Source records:
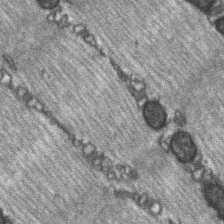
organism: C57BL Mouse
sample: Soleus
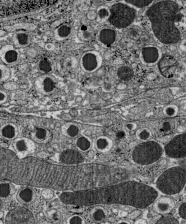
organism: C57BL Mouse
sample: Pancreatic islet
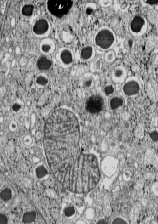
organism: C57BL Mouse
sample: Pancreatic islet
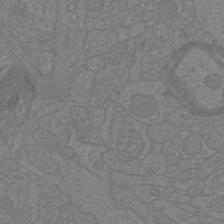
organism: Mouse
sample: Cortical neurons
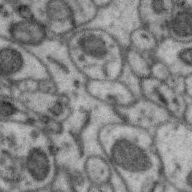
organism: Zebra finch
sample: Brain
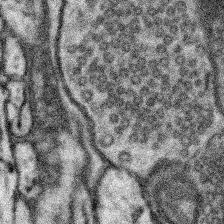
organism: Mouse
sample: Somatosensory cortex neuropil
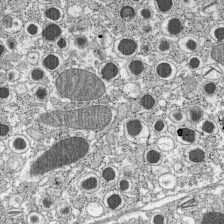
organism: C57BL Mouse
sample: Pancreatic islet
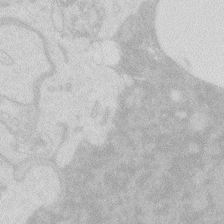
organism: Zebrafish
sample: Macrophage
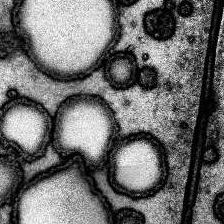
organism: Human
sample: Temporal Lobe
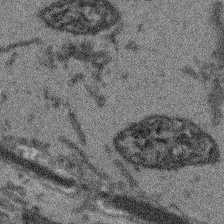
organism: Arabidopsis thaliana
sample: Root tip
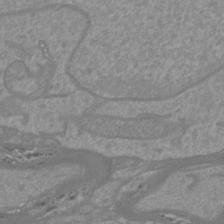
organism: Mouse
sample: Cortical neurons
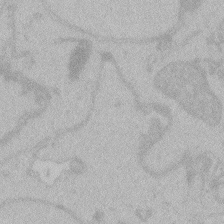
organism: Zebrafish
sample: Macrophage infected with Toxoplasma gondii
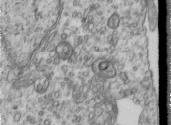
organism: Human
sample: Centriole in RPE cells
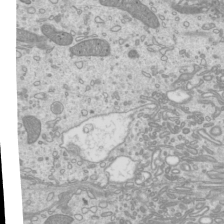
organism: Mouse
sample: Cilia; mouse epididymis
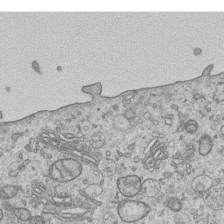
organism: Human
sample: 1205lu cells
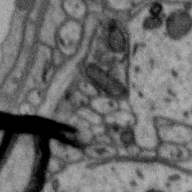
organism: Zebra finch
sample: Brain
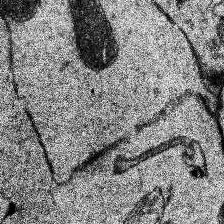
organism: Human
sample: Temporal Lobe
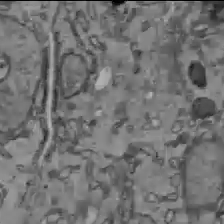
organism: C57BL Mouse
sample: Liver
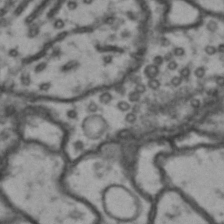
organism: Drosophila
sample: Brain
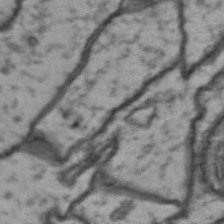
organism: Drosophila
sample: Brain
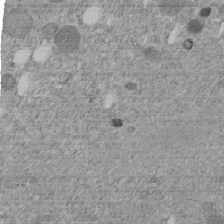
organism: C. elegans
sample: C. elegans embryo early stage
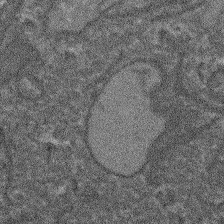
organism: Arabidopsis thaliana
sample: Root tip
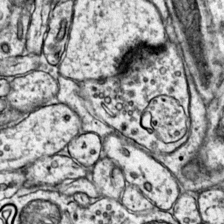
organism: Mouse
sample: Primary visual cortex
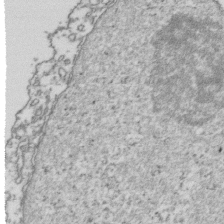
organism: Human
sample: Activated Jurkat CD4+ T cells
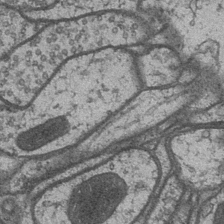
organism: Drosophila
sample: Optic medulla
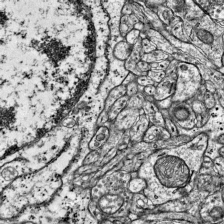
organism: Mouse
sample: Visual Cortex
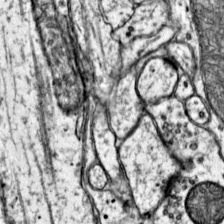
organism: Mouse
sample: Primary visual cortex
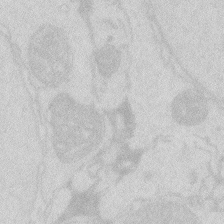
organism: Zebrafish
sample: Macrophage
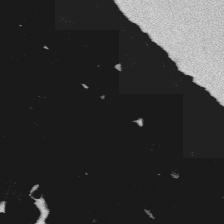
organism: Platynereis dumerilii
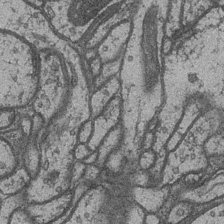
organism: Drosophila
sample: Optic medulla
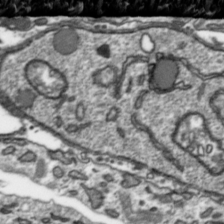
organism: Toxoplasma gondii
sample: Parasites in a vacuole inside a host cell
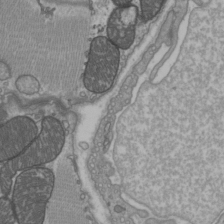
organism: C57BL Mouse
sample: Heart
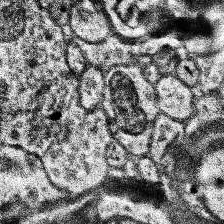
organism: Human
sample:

WHAT THIS TASK INVOLVES =
Go through the data above and print exactly the lines from its first line through the line holding "organism: Toxoplasma gondii", both included, leaving pictures aside.

TASK RESPONSE =
organism: C57BL Mouse
sample: Soleus
organism: C57BL Mouse
sample: Pancreatic islet
organism: C57BL Mouse
sample: Pancreatic islet
organism: Mouse
sample: Cortical neurons
organism: Zebra finch
sample: Brain
organism: Mouse
sample: Somatosensory cortex neuropil
organism: C57BL Mouse
sample: Pancreatic islet
organism: Zebrafish
sample: Macrophage
organism: Human
sample: Temporal Lobe
organism: Arabidopsis thaliana
sample: Root tip
organism: Mouse
sample: Cortical neurons
organism: Zebrafish
sample: Macrophage infected with Toxoplasma gondii
organism: Human
sample: Centriole in RPE cells
organism: Mouse
sample: Cilia; mouse epididymis
organism: Human
sample: 1205lu cells
organism: Zebra finch
sample: Brain
organism: Human
sample: Temporal Lobe
organism: C57BL Mouse
sample: Liver
organism: Drosophila
sample: Brain
organism: Drosophila
sample: Brain
organism: C. elegans
sample: C. elegans embryo early stage
organism: Arabidopsis thaliana
sample: Root tip
organism: Mouse
sample: Primary visual cortex
organism: Human
sample: Activated Jurkat CD4+ T cells
organism: Drosophila
sample: Optic medulla
organism: Mouse
sample: Visual Cortex
organism: Mouse
sample: Primary visual cortex
organism: Zebrafish
sample: Macrophage
organism: Platynereis dumerilii
organism: Drosophila
sample: Optic medulla
organism: Toxoplasma gondii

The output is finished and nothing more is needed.